It will make seams disappear.

If you are looking at alternatives and using paint, and assuming only the 45 degee miters are your concern, you might experiment with large enough sheet goods. First create a foundation frame of whatever. Then cut a whole square template, like a mat and glue it in place over the foundation. Then put the molding on the outside and interior over the top of the sheet good matting and also covering foundation. If you have well sanded sheet good you can get a satin finish.And no glue concerns.

I've used this approach on a number of frames.

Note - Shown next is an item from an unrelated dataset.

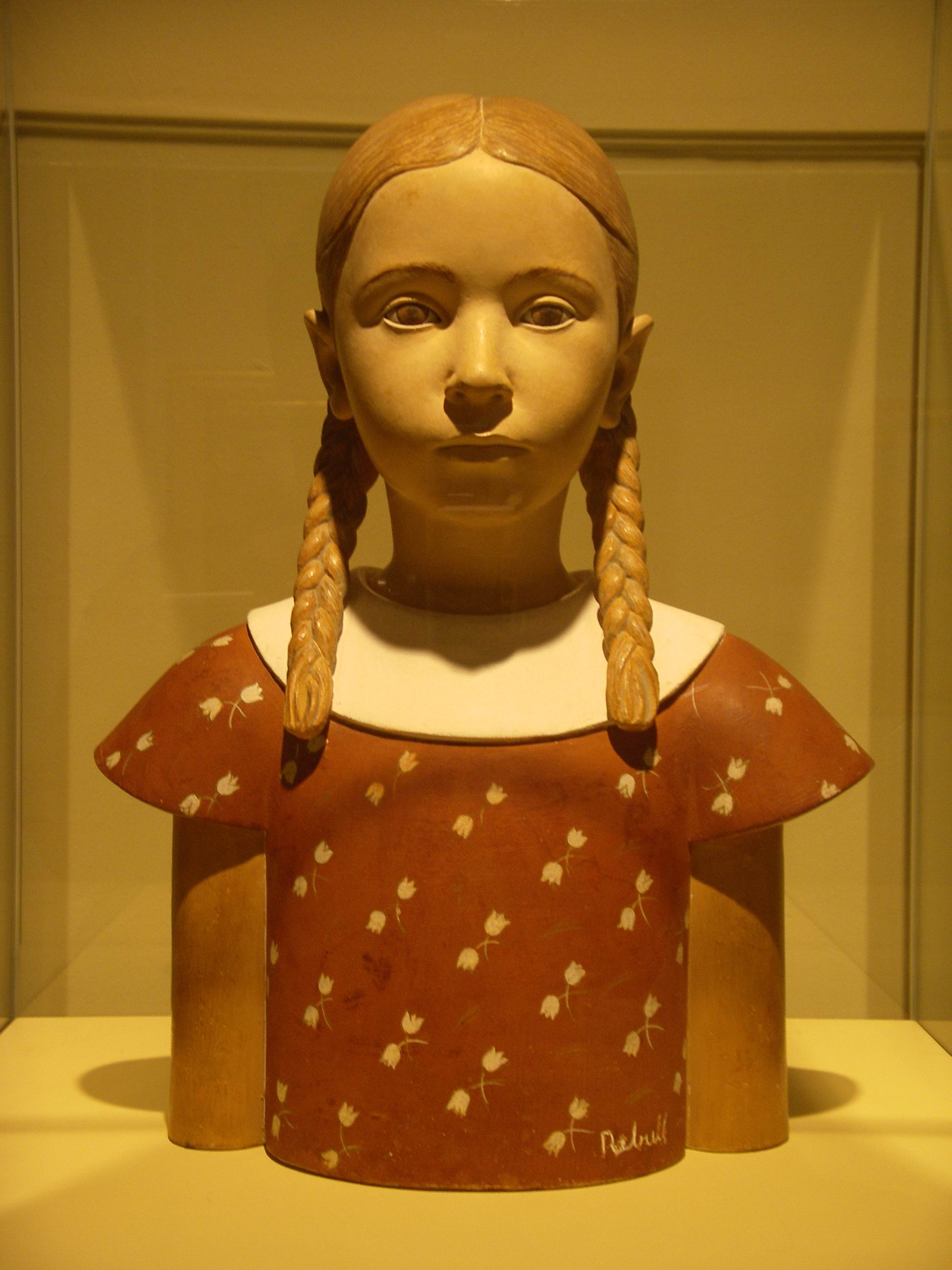 Nena de Joan Rebull, al museu de Montserrat

But the seam in the picture, does not look like it was cut was true. There seems to be a gap in the miter. I would check my saw/sled to make sure it is aligned correctly.


----------



## TimPa (Jan 27, 2010)

a few additional tips that may help. 
1. very little sanding, if any, on the cut miters before joining. place a backer board behind your cuts to help get the perfect cut. 
2. use a miter clamp
3. while the 2 pieces are in the clamp, and in their best position, wipe off any glue squeeze out, then lightly sand the joint (220 gr). the sawdust will fill any imperfections and close the joint up very nicely.


----------



## BWSmith (Aug 24, 2010)

I'd be "upping the ante" on tooling,ultimately shooting for no fillers.

Saw and fixturing whilst cutting would be one place to start.The larger the blade's diameter the higher the incidence of wobble/inbalance.So a smaller stiiffer blade may help.TS sleds suffer from too many "stacked tolerances".

Look into hold-downs for your chopbx.Then possibly find a smaller blade for it.

Next up would be sidestepping the cutting,somewhat.....with the use of grinding equipment.The "grinding" here is usually called sanding.......In anycase we're grinding the mitre,achieving precision angles not possible in any cutting opperation.I'll spare the details because it's one of those things that unless you've actually done it(grinding into the .001's)...you simply won't believe it.Not refering to "sanding" the face here.

Understand that even though you're using the same piece of mould....it's still a few inches apart when making your mitres.The higher the quality of mould...the better precision is attainable.Also understand that most commercial,"picture" moulds(those made of real wood)are contour sanded after they're profiled.All of this is leading to small,almost inperceptible variances in moulds profile.The intolerances run in to each other and aren't noticed.

Once you cut them a couple inches apart,to allow for reversing the 45,you are bound to get into some small profile errors(we're into the .001's now).Does your customer understand this?NO....they don't.Do they want to discuss it?....Usually not.But they do need real expectations on what is attainable in real wood mitres.You can NOT compare plastic,metal,or any man made products.......this is wood.This is not an excuse.....we grind wood here regularly into the .001's.It's easy once you have the equipment.But at what cost?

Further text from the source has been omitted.